7.4 Afwijken van de gebruiksregels
Het college kan een omgevingsvergunning verlenen voor het afwijken van het bepaalde in artikel 7.3 indien strikte toepassing daarvan zou leiden tot een beperking van het meest doelmatige gebruik, welke beperking niet door dringende redenen wordt gerechtvaardigd.
Artikel 8 Wonen - 7
8.1 Bestemmingsomschrijving
De voor "Wonen - 7" aangewezen gronden zijn bestemd voor:
- a. woningen, al dan niet in combinatie met een aan huis verbonden beroep of een aan huis verbonden bedrijfsactiviteit, waarbij het aantal woningen niet meer dan 7 mag zijn;
- b. aan- en uitbouwen, bijgebouwen en overkappingen;
met de daarbij behorende:
- c. andere werken;
- d. bouwwerken, geen gebouwen en overkappingen zijnde;
- e. erven en tuinen;
- f. parkeren.
8.2 Bouwregels
- 1. De totale bebouwde oppervlakte van het bouwperceel mag niet meer bedragen dan 70% ten opzichte van het gehele bouwperceel.
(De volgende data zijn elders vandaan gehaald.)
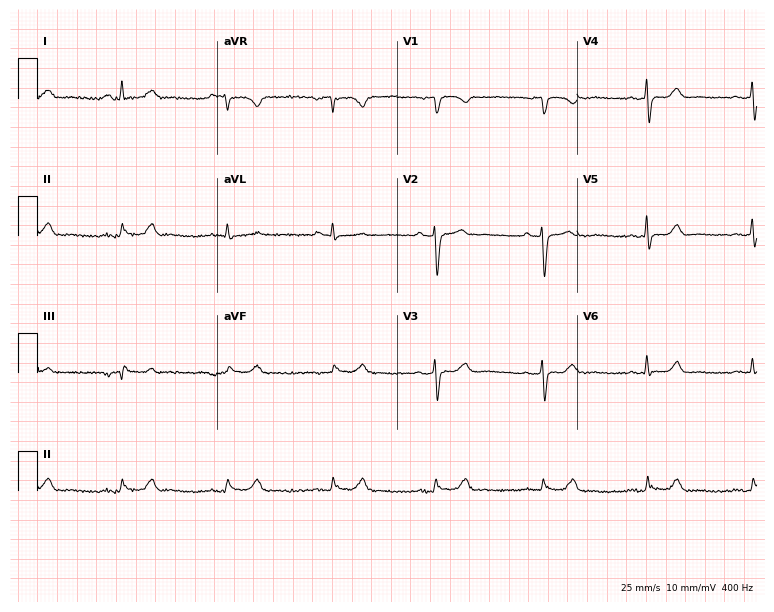
12-lead ECG (7.3-second recording at 400 Hz) from a female, 63 years old. Labelled as a normal ECG.

- 2. Voor het bouwen van hoofdgebouwen gelden de volgende regels:
- a. als hoofdgebouwen mogen uitsluitend rijwoningen worden gebouwd;
- b. de bedrijfsvloeroppervlakte ten behoeve van de uitoefening van een aan-huis-verbonden beroep en/of een aan-huis-verbonden bedrijfsactiviteit mag niet meer bedragen dan 40% van de totale gebruiksoppervlakte van de woning inclusief de bijbehorende aan- en uitbouwen en bijgebouwen met een maximum van 100 m²;
- c. tenzij anders op de verbeelding is aangegeven dient de maatvoering van de hoofdgebouwen te voldoen aan de eisen die in de onderstaande tabel zijn gesteld:
Maximale goothoogte | Maximale bouwhoogte |
3,50 meter | 10,00 meter |
- a. een hoofdgebouw mag uitsluitend binnen een bouwvlak worden gebouwd;
- b. indien niet anders op de verbeelding is aangegeven, mag de horizontale diepte van het bouwvlak niet meer dan 12,00 meter bedragen.
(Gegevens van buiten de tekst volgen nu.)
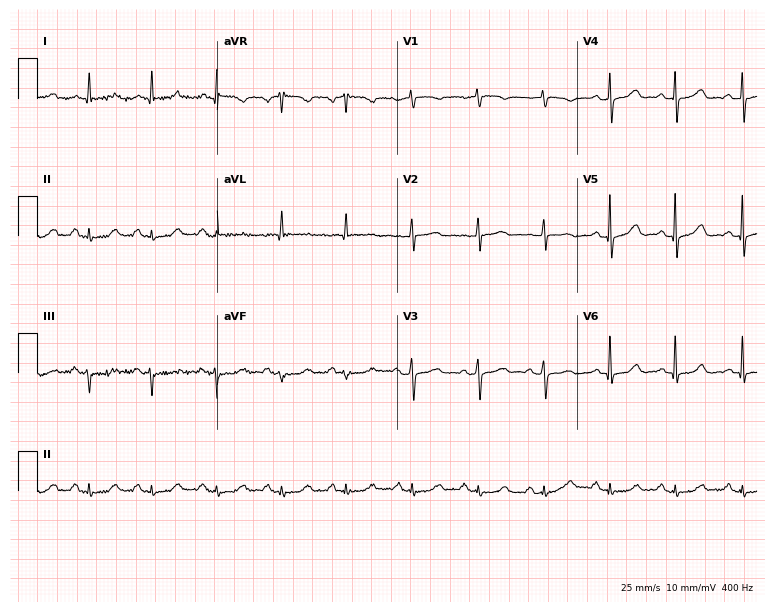
12-lead ECG (7.3-second recording at 400 Hz) from a 75-year-old female. Labelled as a normal ECG.

- 3. Voor het bouwen van aan- en uitbouwen, bijgebouwen en overkappingen op een bouwvlak gelden de volgende regels:
- a. aan- en uitbouwen en bijgebouwen dienen minimaal 1,00 meter achter de voorgevel van het hoofdgebouw en het verlengde daarvan te worden gebouwd;
- b. aan- en uitbouwen, bijgebouwen en overkappingen dienen qua maatvoering te voldoen aan de eisen die in de onderstaande tabel zijn gesteld:
Maximale goothoogte gebouwen | Maximale bouwhoogte gebouwen | Maximale bouwhoogte overkappingen | Maximale gezamenlijke oppervlakte per woning |
3,50 meter | 5,50 meter | 3,00 meter | 100 m2 |
- a. in afwijking van het bepaalde onder a mag daar waar op het groenplan in bijlage 1 bij de regels een bijgebouw voor de voorgevel van het hoofdgebouw is ingetekend, een bijgebouw voor de voorgevel worden gebouwd;
- 4. Voor het bouwen van bouwwerken, geen gebouwen en overkappingen zijnde, gelden de volgende regels:
- a. de bouwhoogte van bouwwerken, geen gebouwen en overkappingen zijnde, mag niet meer dan 3,00 meter bedragen;
- b. de bouwhoogte van erf- en perceelafscheidingen gelegen achter de voorgevel van het hoofdgebouw en het verlengde daarvan, mag niet meer dan 2,00 meter bedragen;
- c. de bouwhoogte van erf- en perceelafscheidingen gelegen voor de achtergevel van het hoofdgebouw en het verlengde daarvan, mag bij hoekwoningen niet meer dan 1,00 meter bedragen;
- d. de bouwhoogte van erf- en perceelafscheidingen gelegen voor de voorgevel van het hoofdgebouw en het verlengde daarvan, mag niet meer dan 1,00 meter bedragen;
- e. de bouwhoogte van vlaggenmasten mag niet meer dan 6,00 meter bedragen;
- f. er mag geen niet-perceelgebonden handelsreclame worden aangebracht en/of worden geplaatst.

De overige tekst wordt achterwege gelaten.